§ WORK ITEM:
Tally the lines of the listing that contain the string "Category". Give the number and nothing else.

**** RECORDS PROVIDED ****

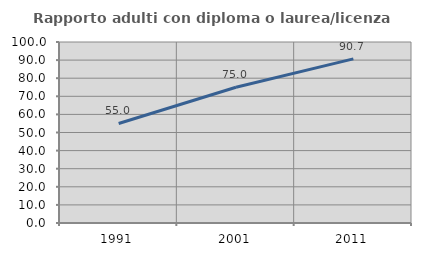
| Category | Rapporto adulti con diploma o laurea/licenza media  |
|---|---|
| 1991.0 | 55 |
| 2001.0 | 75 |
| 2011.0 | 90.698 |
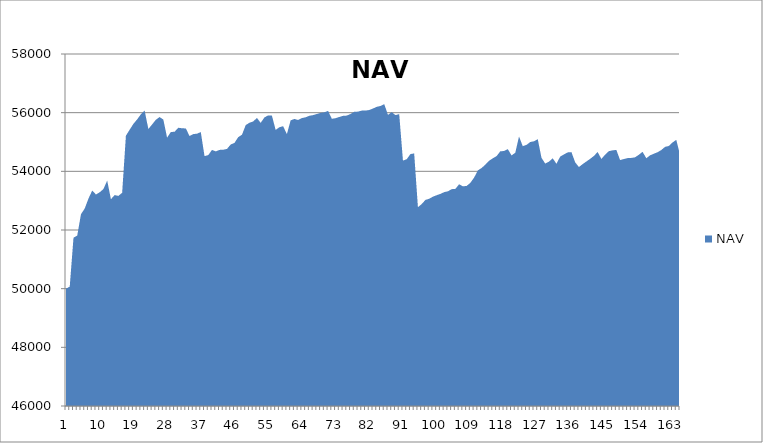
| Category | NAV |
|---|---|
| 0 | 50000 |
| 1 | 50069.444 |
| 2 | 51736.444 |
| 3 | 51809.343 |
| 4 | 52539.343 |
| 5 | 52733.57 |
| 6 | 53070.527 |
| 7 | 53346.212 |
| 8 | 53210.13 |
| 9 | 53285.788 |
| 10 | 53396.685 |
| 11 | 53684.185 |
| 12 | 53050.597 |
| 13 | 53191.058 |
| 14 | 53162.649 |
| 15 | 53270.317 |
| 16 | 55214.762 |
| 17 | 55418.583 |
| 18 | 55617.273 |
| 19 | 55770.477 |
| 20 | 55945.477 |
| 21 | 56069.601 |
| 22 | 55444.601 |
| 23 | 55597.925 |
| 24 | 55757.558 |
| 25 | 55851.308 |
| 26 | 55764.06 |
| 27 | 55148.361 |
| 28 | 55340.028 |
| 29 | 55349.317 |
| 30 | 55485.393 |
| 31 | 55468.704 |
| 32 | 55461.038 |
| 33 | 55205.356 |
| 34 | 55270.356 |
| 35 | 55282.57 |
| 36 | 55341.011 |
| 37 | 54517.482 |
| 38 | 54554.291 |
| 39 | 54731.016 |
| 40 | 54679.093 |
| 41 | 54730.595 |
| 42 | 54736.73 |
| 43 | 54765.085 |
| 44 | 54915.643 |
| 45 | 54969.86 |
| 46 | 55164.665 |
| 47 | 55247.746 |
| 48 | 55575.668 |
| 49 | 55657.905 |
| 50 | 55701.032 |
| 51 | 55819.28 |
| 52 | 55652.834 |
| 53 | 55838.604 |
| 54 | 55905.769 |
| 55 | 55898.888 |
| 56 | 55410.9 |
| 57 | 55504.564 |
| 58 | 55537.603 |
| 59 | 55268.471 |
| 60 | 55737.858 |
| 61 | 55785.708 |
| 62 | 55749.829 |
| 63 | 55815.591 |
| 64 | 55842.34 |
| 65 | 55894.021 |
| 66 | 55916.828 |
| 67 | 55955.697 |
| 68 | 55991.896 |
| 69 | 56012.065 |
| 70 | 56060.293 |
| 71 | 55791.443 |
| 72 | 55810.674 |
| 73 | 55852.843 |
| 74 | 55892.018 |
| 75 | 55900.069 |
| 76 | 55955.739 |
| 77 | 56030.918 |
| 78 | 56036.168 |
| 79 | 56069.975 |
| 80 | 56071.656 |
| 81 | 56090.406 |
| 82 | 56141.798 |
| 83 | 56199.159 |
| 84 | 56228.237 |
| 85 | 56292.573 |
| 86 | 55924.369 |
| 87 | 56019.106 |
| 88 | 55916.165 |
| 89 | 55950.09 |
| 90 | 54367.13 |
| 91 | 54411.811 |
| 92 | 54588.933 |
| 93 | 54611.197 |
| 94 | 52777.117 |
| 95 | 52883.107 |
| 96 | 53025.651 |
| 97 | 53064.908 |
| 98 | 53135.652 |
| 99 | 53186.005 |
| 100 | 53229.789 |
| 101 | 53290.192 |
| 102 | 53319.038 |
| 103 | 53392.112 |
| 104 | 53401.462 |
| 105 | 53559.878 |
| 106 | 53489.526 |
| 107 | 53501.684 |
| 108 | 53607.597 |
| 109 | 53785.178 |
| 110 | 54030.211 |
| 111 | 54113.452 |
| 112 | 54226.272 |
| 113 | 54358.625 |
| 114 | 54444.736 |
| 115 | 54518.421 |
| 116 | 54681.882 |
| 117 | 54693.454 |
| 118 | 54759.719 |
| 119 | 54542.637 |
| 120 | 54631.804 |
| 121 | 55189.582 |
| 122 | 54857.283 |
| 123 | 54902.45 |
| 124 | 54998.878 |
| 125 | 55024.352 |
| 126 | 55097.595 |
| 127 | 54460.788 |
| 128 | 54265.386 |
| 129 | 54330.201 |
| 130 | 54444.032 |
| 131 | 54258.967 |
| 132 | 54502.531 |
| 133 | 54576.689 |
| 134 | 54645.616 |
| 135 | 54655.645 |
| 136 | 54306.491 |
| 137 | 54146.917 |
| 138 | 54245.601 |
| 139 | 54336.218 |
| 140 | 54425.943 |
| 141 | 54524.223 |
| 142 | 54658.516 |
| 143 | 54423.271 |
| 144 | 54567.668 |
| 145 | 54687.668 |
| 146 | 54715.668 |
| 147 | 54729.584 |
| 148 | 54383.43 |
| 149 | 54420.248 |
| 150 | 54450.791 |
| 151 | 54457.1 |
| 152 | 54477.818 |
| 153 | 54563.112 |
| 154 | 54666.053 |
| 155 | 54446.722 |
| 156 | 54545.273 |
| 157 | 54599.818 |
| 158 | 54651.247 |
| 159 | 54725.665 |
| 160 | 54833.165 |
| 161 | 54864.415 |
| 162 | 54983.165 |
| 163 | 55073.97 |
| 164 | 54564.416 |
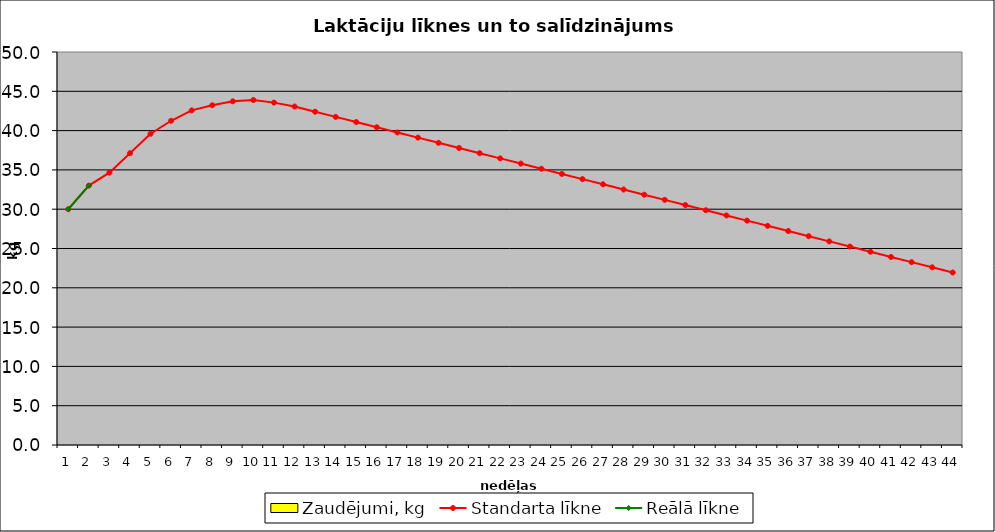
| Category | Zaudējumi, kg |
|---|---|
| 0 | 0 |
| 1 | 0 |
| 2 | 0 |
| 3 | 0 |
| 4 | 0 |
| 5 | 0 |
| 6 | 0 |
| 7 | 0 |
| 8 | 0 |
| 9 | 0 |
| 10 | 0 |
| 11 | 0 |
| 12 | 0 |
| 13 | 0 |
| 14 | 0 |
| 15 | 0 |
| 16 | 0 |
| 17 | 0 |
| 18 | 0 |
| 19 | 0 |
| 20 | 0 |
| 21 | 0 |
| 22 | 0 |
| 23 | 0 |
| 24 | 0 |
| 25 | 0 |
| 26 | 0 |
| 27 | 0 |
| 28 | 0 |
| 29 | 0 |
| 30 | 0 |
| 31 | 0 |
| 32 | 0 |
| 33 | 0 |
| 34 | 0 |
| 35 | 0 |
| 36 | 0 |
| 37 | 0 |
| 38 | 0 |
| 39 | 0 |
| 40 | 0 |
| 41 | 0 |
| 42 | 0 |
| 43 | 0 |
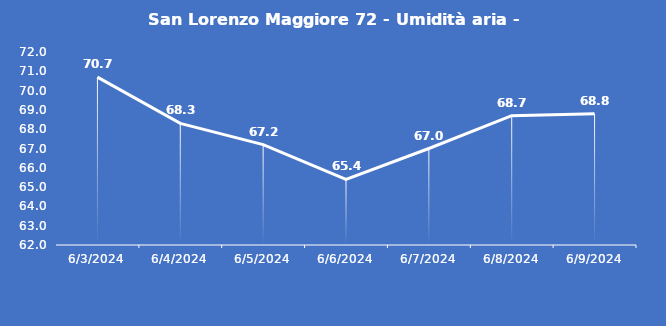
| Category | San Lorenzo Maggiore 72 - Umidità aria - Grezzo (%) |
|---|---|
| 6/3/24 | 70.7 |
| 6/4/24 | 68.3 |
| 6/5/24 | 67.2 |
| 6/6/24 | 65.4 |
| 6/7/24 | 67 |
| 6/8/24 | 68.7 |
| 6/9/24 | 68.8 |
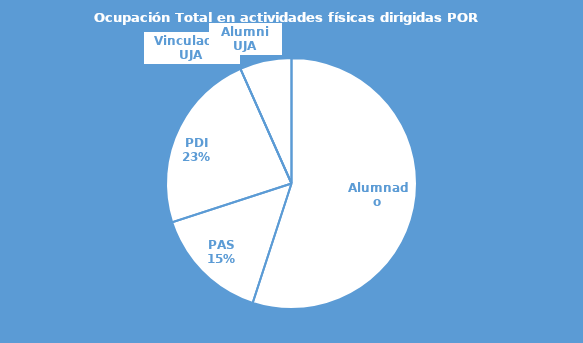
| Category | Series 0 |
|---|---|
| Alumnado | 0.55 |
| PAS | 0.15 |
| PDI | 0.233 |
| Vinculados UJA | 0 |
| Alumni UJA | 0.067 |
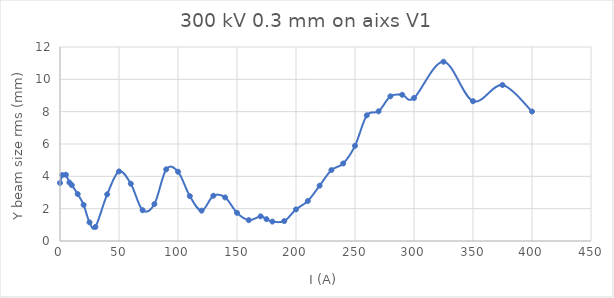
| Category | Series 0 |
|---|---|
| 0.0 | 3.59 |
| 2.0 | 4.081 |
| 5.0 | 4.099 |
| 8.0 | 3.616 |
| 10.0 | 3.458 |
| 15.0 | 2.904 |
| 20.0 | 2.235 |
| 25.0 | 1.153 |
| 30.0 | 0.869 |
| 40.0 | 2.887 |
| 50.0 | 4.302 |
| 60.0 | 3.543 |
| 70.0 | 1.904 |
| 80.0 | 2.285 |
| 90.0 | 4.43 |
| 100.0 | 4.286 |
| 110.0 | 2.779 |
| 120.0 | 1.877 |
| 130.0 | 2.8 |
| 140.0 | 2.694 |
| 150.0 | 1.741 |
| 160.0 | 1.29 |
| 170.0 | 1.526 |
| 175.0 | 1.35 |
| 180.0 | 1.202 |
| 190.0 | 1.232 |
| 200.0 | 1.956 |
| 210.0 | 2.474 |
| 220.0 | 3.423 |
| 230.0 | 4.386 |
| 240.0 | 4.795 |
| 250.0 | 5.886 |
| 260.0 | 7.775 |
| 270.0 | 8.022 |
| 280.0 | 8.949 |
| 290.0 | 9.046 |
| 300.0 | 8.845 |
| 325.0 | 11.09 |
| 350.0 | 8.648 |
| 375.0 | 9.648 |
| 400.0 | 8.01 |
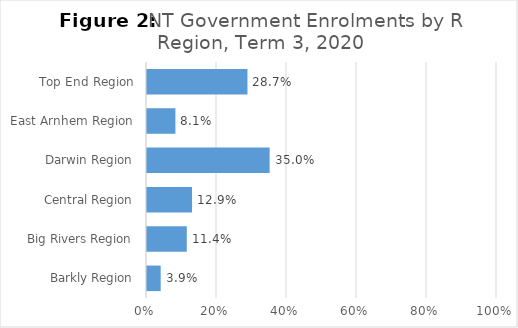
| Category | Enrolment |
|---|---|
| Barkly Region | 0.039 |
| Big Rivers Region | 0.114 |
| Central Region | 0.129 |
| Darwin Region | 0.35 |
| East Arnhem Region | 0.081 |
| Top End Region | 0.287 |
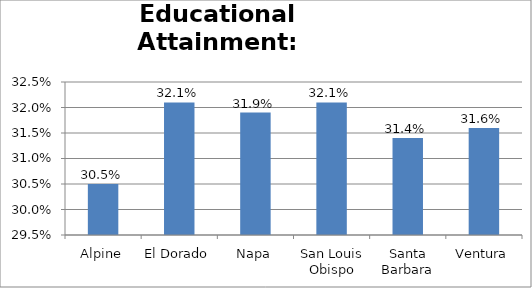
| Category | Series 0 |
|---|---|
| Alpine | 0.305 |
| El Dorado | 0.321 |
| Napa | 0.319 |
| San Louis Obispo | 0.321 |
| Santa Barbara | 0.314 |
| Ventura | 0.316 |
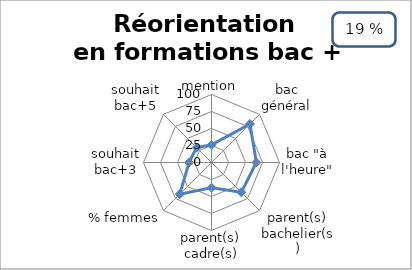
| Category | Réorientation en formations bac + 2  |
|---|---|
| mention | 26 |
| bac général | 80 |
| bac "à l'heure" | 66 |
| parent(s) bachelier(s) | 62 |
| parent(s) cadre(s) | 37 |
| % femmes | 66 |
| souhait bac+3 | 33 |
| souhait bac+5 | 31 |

****

§ EXERCISE RESPONSE:
9